Though rudimentary by present day standards, given the current state of the global climate, overburdened resources, and ecosystem destruction, it is not improbable that one day the Voyager probes may become, in the words of one scientist, ‘the only evidence that we ever existed’. Indeed, it seems a not uncommon belief amongst this group that ‘continued human existence will depend on our ability to live on other planets’.

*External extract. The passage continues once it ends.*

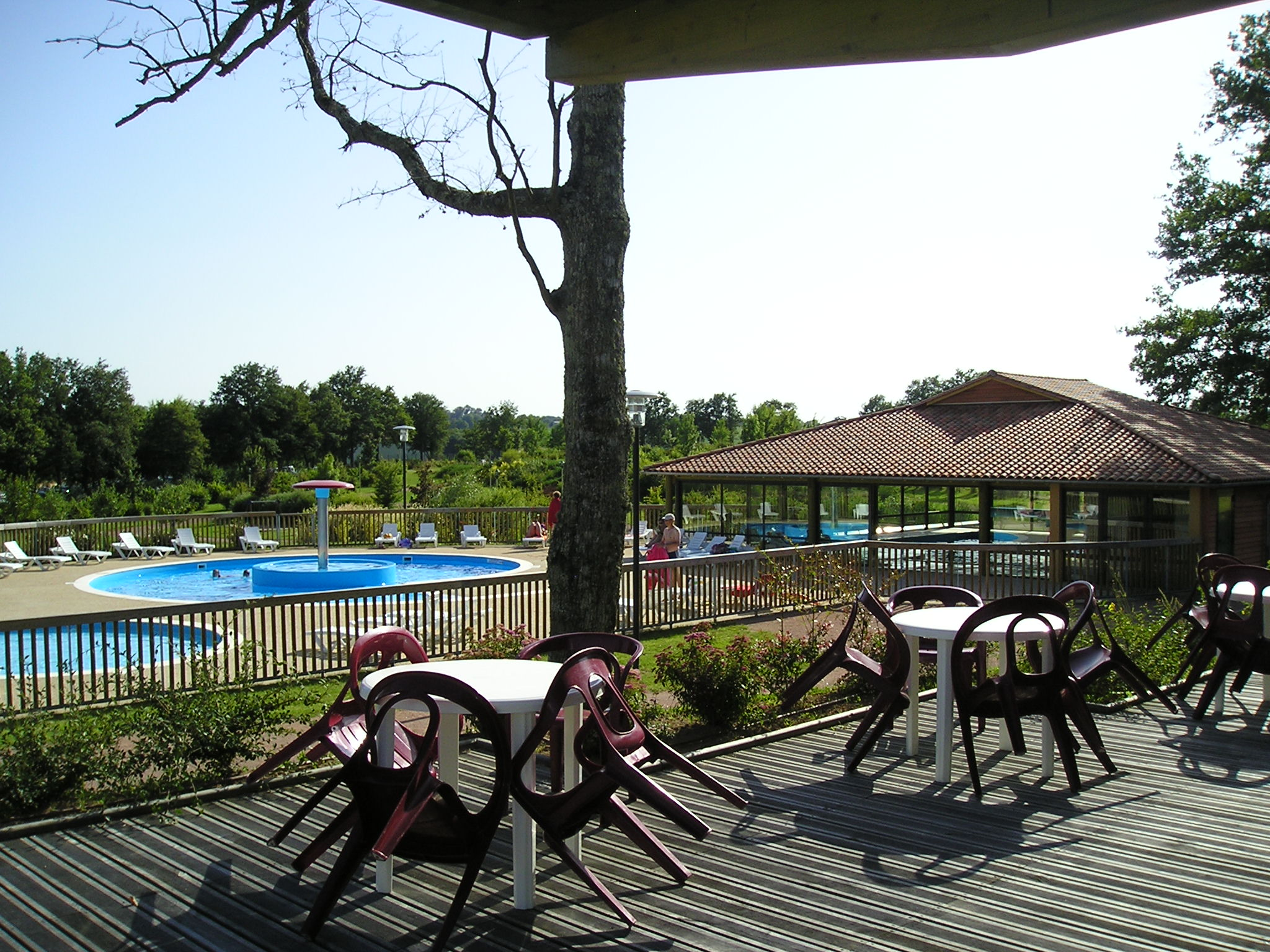 Camping des lacs de Haute-Charente, Pressignac, Charente, France.

Yet in spite of such potentially gloomy prognoses, I was struck by the way the film evokes a moment of powerful optimism, when the flower-fueled idealism of the 1960s transmuted into scientific and philosophical inquiry. When Voyager had completed its fact-finding missions around the planets of our solar system, against the wishes of senior NASA administrators, Carl Sagan arranged for the camera of Voyager 1 to be turned towards Earth, in ‘the world’s first selfie’. What they depicted disappointed many: Earth was nowhere to be seen. Eventually, one member of the team spotted a tiny blue dot in a hazy, rainbow ray from the sun. In a deeply humbling manner, our planet was visible only as a tiny speck in the infinite vastness of space.

It is not only the striking images that dazzle in this film, or the feats of intellectual inquiry. It is also the film’s evocation of the relentless thirst for knowledge and communication that drives all of us on some level, and the human capacity to recognize, and perhaps sometimes celebrate, our own insignificance. The Voyager mission took place in the midst of the Cold War, in a bitterly divided world. Now, although we are more and more connected through global technologies of travel and the Internet, productive communication between different ideological belief systems appears more and more fraught. The Farthest reminds us of a time when people reached out in love and friendship not only to each other, but also to beings and creatures that may or may not exist, in the belief that other lives, and other worlds, are possible.

 

Maria Flood is a lecturer in Film Studies at Keele University
 
The 2017 Guth Gafa International Documentary Film Festival runsruns 4 – 7 August.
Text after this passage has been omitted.